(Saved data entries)
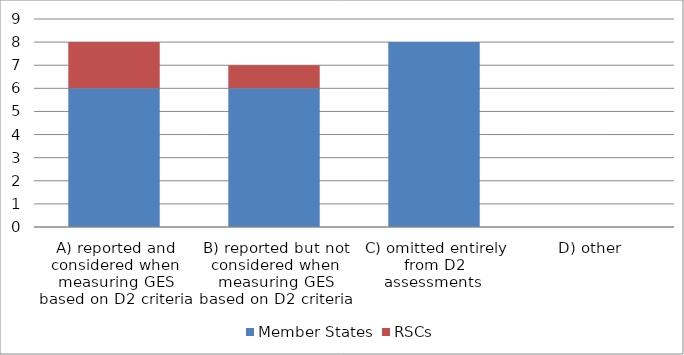
| Category | Member States | RSCs |
|---|---|---|
| A) reported and considered when measuring GES based on D2 criteria | 6 | 2 |
| B) reported but not considered when measuring GES based on D2 criteria | 6 | 1 |
| C) omitted entirely from D2 assessments  | 8 | 0 |
| D) other  | 0 | 0 |

● WHAT YOU SHOULD DO: Your answer must be the entries written out word for word, without their pictures.

● SOLUTION:
| Category | Member States | RSCs |
|---|---|---|
| A) reported and considered when measuring GES based on D2 criteria | 6 | 2 |
| B) reported but not considered when measuring GES based on D2 criteria | 6 | 1 |
| C) omitted entirely from D2 assessments  | 8 | 0 |
| D) other  | 0 | 0 |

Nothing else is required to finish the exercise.